Material shown:
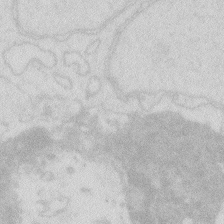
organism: Zebrafish
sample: Macrophage
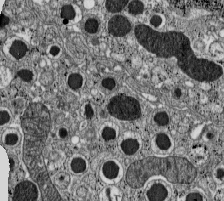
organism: C57BL Mouse
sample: Pancreatic islet
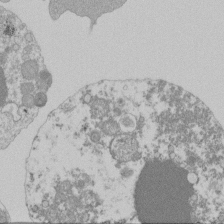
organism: Mouse
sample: Activated Pmel transgenic CD8+ T Cells
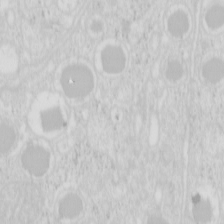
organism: Mouse
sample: Pancreas
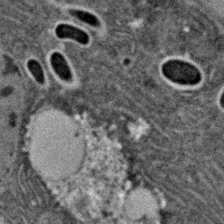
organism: C. elegans
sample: C. elegans embryo
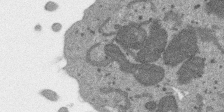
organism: Human
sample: Lung epithelial cells infected with SARS-CoV-2
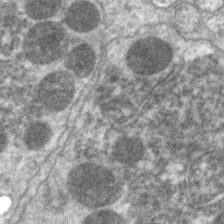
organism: C. elegans
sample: Pharynx
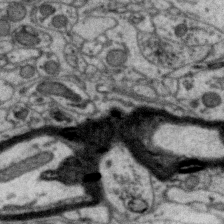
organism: Zebra finch
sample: Brain
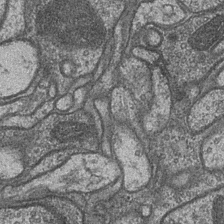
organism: Drosophila
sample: Optic medulla
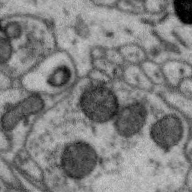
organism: Zebra finch
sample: Brain
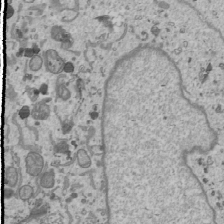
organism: Human
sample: Mitochondria in U2OS cells
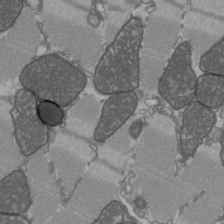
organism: C57BL Mouse
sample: Heart
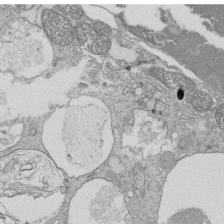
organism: Tetrahymena
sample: Cilia in tetrahymena
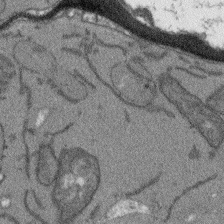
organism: Arabidopsis thaliana
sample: Root tip
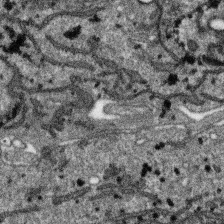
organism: Human
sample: Lung epithelial cells infected with SARS-CoV-2
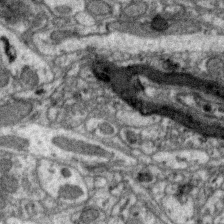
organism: Zebra finch
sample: Brain
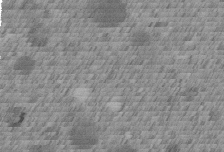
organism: C. elegans
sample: C. elegans embryo early stage
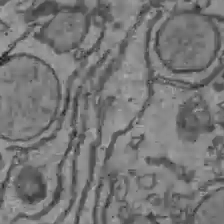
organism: C57BL Mouse
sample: Liver
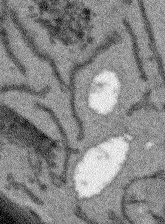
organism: Arabidopsis thaliana
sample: Root tip
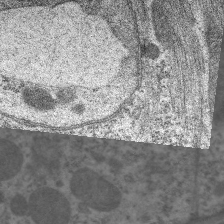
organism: C. elegans
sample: Pharynx
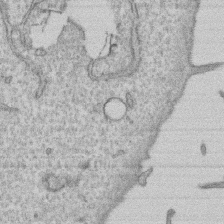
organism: Human
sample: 1205lu cells
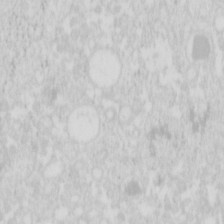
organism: Mouse
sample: Pancreas
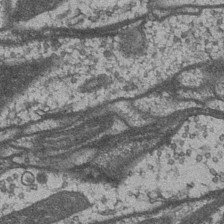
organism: Drosophila
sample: Optic medulla
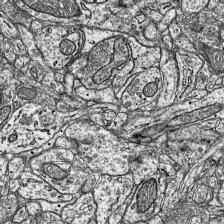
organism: Mouse
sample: Visual Cortex
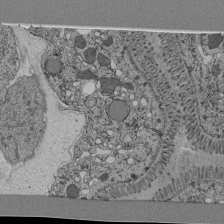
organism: C. elegans
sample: C. elegans pharynx
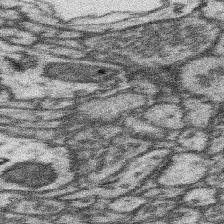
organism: Mouse
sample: Somatosensory cortex neuropil
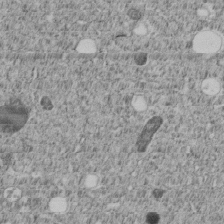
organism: C. elegans
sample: C. elegans embryo early stage
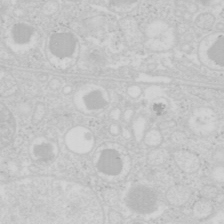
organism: Mouse
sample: Pancreas
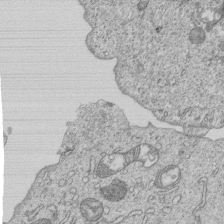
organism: Human
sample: MDA-MB-231 cells
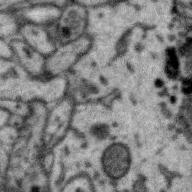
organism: Zebra finch
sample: Brain
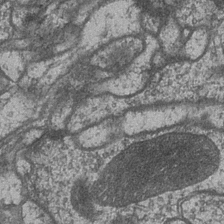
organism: Drosophila
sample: Optic medulla
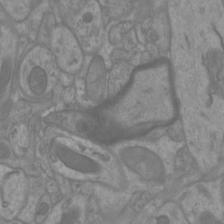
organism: Mouse
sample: Cortical neurons
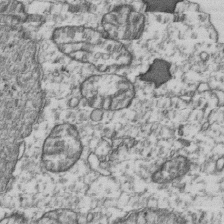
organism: Human
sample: Activated Jurkat CD4+ T cells
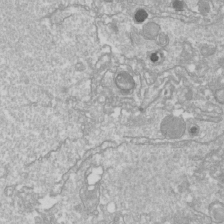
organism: Drosophila
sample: Cell division; meiosis; drosophila spermatocytes
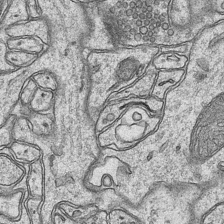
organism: Mouse
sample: CA1 Hippocampus
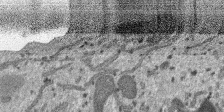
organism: Human
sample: Lung epithelial cells infected with SARS-CoV-2
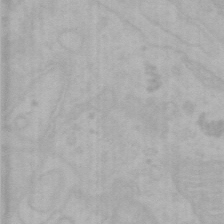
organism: Mouse
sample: Choroid plexus
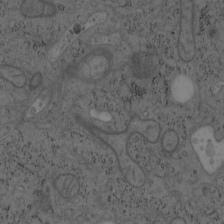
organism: Mouse
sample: OT-I killer T cells with ID8 ovarian cancer cells
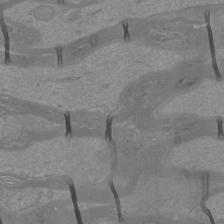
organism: Mouse
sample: Cortical neurons
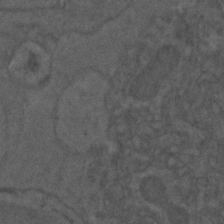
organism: C. elegans
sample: C. elegans embryo
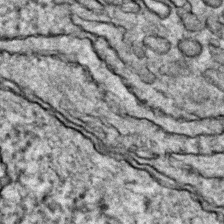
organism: Zebrafish
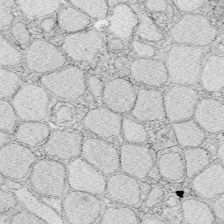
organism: Zebrafish
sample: Whole-Brain
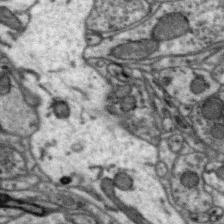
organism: Zebra finch
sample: Brain
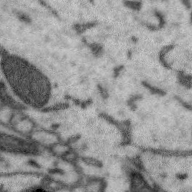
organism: Zebra finch
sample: Brain
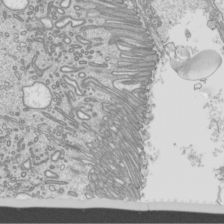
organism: Mouse
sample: Cilia; mouse epididymis
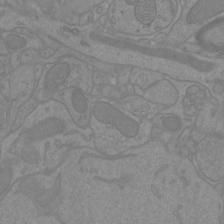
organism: Mouse
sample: Cortical neurons
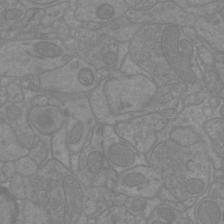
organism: Mouse
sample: Cortical neurons
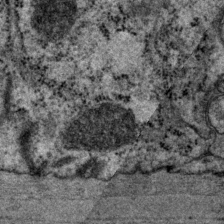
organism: P. pacificus
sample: Pharynx
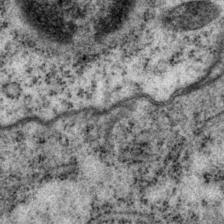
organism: P. pacificus
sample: Pharynx
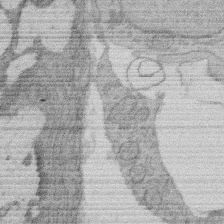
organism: Rat
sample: Salivary granule
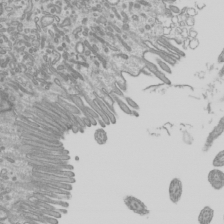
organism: Mouse
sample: Cilia; mouse epididymis
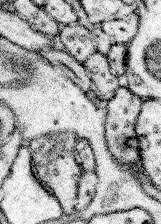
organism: Mouse
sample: Somatosensory cortex neuropil
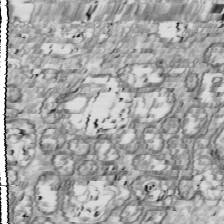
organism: Drosophila
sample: Cell division; meiosis; drosophila spermatocytes
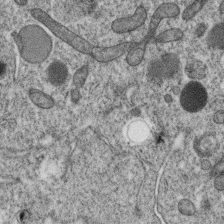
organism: C. elegans
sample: C. elegans oocyte; sperm cells
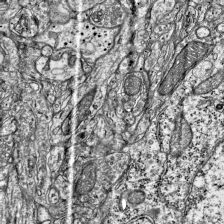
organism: Mouse
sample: Visual Cortex
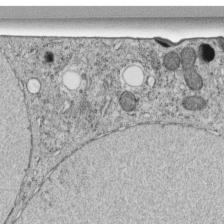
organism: C. elegans
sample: C. elegans embryo early stage
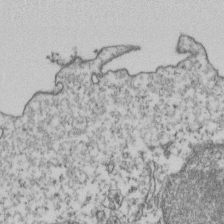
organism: Human
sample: Activated Jurkat CD4+ T cells
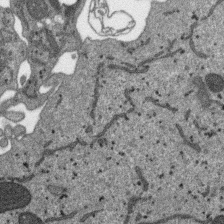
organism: Human
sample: Lung epithelial cells infected with SARS-CoV-2
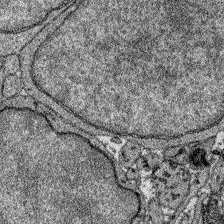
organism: Zebrafish
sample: Larval olfactory bulb
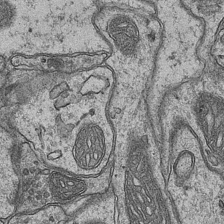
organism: Mouse
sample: CA1 Hippocampus
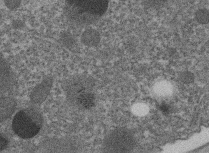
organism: C. elegans
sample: C. elegans embryo early stage
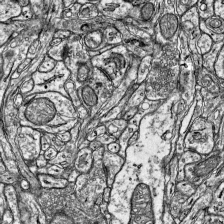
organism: Mouse
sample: Visual Cortex
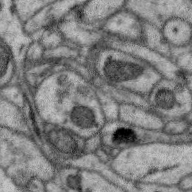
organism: Zebra finch
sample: Brain
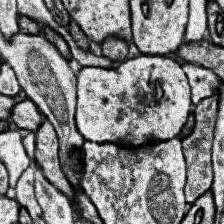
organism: Human
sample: Temporal Lobe
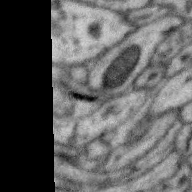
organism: Zebra finch
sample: Brain
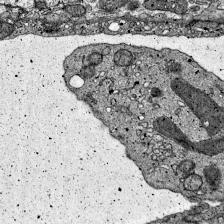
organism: Mouse
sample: Visual Cortex
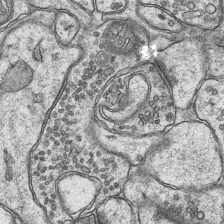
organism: Mouse
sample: CA1 Hippocampus
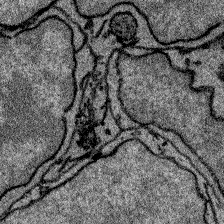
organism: Zebrafish
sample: Larval olfactory bulb
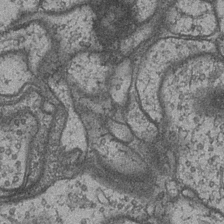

Problem details:
If pictures appear in the data, do not print them; repeat the rest exactly.

Solution to the exercise:
organism: Zebrafish
sample: Macrophage
organism: C57BL Mouse
sample: Pancreatic islet
organism: Mouse
sample: Activated Pmel transgenic CD8+ T Cells
organism: Mouse
sample: Pancreas
organism: C. elegans
sample: C. elegans embryo
organism: Human
sample: Lung epithelial cells infected with SARS-CoV-2
organism: C. elegans
sample: Pharynx
organism: Zebra finch
sample: Brain
organism: Drosophila
sample: Optic medulla
organism: Zebra finch
sample: Brain
organism: Human
sample: Mitochondria in U2OS cells
organism: C57BL Mouse
sample: Heart
organism: Tetrahymena
sample: Cilia in tetrahymena
organism: Arabidopsis thaliana
sample: Root tip
organism: Human
sample: Lung epithelial cells infected with SARS-CoV-2
organism: Zebra finch
sample: Brain
organism: C. elegans
sample: C. elegans embryo early stage
organism: C57BL Mouse
sample: Liver
organism: Arabidopsis thaliana
sample: Root tip
organism: C. elegans
sample: Pharynx
organism: Human
sample: 1205lu cells
organism: Mouse
sample: Pancreas
organism: Drosophila
sample: Optic medulla
organism: Mouse
sample: Visual Cortex
organism: C. elegans
sample: C. elegans pharynx
organism: Mouse
sample: Somatosensory cortex neuropil
organism: C. elegans
sample: C. elegans embryo early stage
organism: Mouse
sample: Pancreas
organism: Human
sample: MDA-MB-231 cells
organism: Zebra finch
sample: Brain
organism: Drosophila
sample: Optic medulla
organism: Mouse
sample: Cortical neurons
organism: Human
sample: Activated Jurkat CD4+ T cells
organism: Drosophila
sample: Cell division; meiosis; drosophila spermatocytes
organism: Mouse
sample: CA1 Hippocampus
organism: Human
sample: Lung epithelial cells infected with SARS-CoV-2
organism: Mouse
sample: Choroid plexus
organism: Mouse
sample: OT-I killer T cells with ID8 ovarian cancer cells
organism: Mouse
sample: Cortical neurons
organism: C. elegans
sample: C. elegans embryo
organism: Zebrafish
organism: Zebrafish
sample: Whole-Brain
organism: Zebra finch
sample: Brain
organism: Zebra finch
sample: Brain
organism: Mouse
sample: Cilia; mouse epididymis
organism: Mouse
sample: Cortical neurons
organism: Mouse
sample: Cortical neurons
organism: P. pacificus
sample: Pharynx
organism: P. pacificus
sample: Pharynx
organism: Rat
sample: Salivary granule
organism: Mouse
sample: Cilia; mouse epididymis
organism: Mouse
sample: Somatosensory cortex neuropil
organism: Drosophila
sample: Cell division; meiosis; drosophila spermatocytes
organism: C. elegans
sample: C. elegans oocyte; sperm cells
organism: Mouse
sample: Visual Cortex
organism: C. elegans
sample: C. elegans embryo early stage
organism: Human
sample: Activated Jurkat CD4+ T cells
organism: Human
sample: Lung epithelial cells infected with SARS-CoV-2
organism: Zebrafish
sample: Larval olfactory bulb
organism: Mouse
sample: CA1 Hippocampus
organism: C. elegans
sample: C. elegans embryo early stage
organism: Mouse
sample: Visual Cortex
organism: Zebra finch
sample: Brain
organism: Human
sample: Temporal Lobe
organism: Zebra finch
sample: Brain
organism: Mouse
sample: Visual Cortex
organism: Mouse
sample: CA1 Hippocampus
organism: Zebrafish
sample: Larval olfactory bulb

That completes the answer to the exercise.